Yup. And so now incorporate it into the code:

# export

import nltk
import argparse
from dateutil import parser
from slugify import slugify
from nltk.corpus import stopwords

nltk.download("stopwords", quiet=True)
stops = stopwords.words("english")

if hasattr(__builtins__, "__IPYTHON__"):
    from IPython.display import display, Markdown

    h1 = lambda text: display(Markdown(f"# {text}"))
    h2 = lambda text: display(Markdown(f"## {text}"))
    h3 = lambda text: display(Markdown(f"### {text}"))

    folder_name = "../pythonically"
    blog_title = "Pythonic Ally Blog Index"
    blog_slug = "blog"
else:
    h1 = lambda text: print(f"# {text}")
    h2 = lambda text: print(f"## {text}")
    h3 = lambda text: print(f"## {text}")

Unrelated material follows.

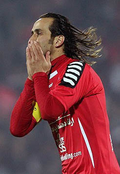 علی کریمی در دیدار بین تیم‌های فوتبال پرسپولیس تهران و صنعت نفت آبادان - پرسپولیس ۲ - صنعت نفت آبادان ۲
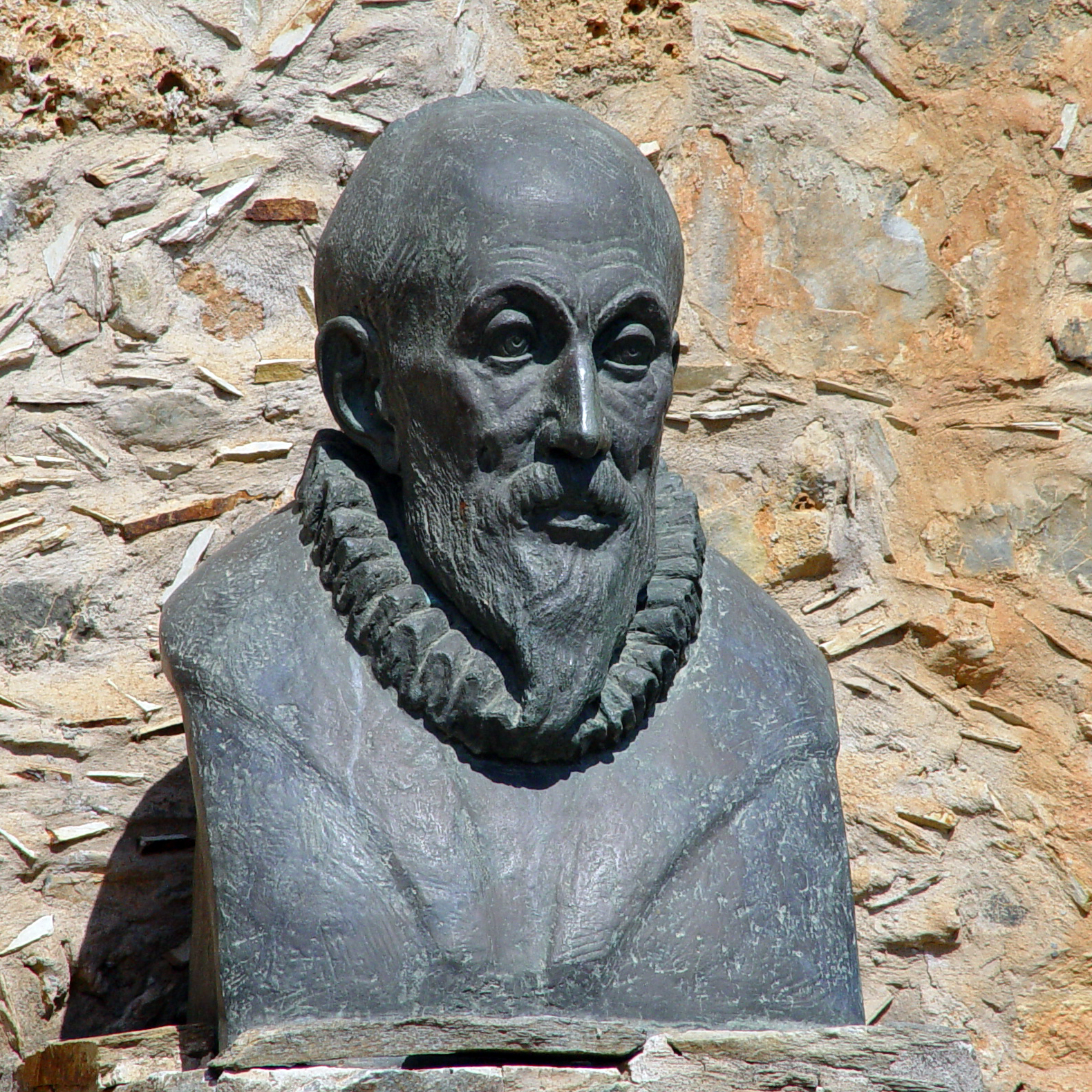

    aparser = argparse.ArgumentParser()
    add_arg = aparser.add_argument
    add_arg("-p", "--path", required=True)
    add_arg("-t", "--title", required=True)
    add_arg("-s", "--slug", required=True)
    args = aparser.parse_args()

    folder_name = args.path
    blog_title = args.title
    blog_slug = args.slug


index_front_matter = f"""---
layout: post
title: "{blog_title}"
slug: {blog_slug}
---"""

journal_path = f"{folder_name}/journal.md"
output_path = f"{folder_name}/_posts/"
slicer = "-" * 80

dates = []
counter = -1
date_next = False
with open(journal_path, "r") as fh:
    for line in fh:
        line = line.rstrip()
        if date_next:
            adate = line[3:]
            date_next = False
            adatetime = parser.parse(adate).date()
            dates.append(adatetime)
            date_next = False
        if line == slicer:
            date_next = True
            counter = counter + 1
dates.reverse()

h1(f"There Are {counter} Posts:")

table = []
at_top = True
index_list = []
with open(journal_path, "r") as fh:
    for i, line in enumerate(fh):
        line = line.rstrip()
        if line == slicer:
            if at_top:
                at_top = False
                table = []
                continue
            adatetime = dates[counter - 1]
            filename = f"{output_path}{adatetime}-post-{counter}.md"
            h3(f"FILE: {filename}")
            with open(filename, "w") as fw:
                title = f"Post {counter}"
                slug = title
                if table[0] == slicer:
                    table = table[1:]
                maybe = table[1]
                has_title = False
                if table and maybe and maybe[0] == "#":
                    title = maybe[maybe.find(" ") + 1 :]
                    has_title = True
                slug = title.lower()
                slug = " ".join([x for x in slug.split() if x not in stops])
                slug = slugify(slug)
                top = []
                top.append("---\n")
                top.append("layout: post\n")
                top.append(f'title: "{title}"\n')
                top.append(f"categories: {blog_slug}\n")
                top.append(f"slug: {slug}\n")
                link = f"- [{title}](/{blog_slug}/{slug}/)"
                index_list.append(link)
                top.append("---\n")
                top.append("\n")
                top_chop = 2
                if has_title:
                    top_chop = 3
                table = [f"{x}\n" for x in table[top_chop:]]
                table = top + table
                print("".join(table))
                fw.writelines(table)
            counter = counter - 1
            table = []
        table.append(line)

index_page = index_front_matter + "\n\n" + "\n".join(index_list)

with open(f"{folder_name}/blog.md", "w") as fh:
    fh.writelines(index_page)

It’s time to look into how to highlight specific lines of code in markdown under Jekyll.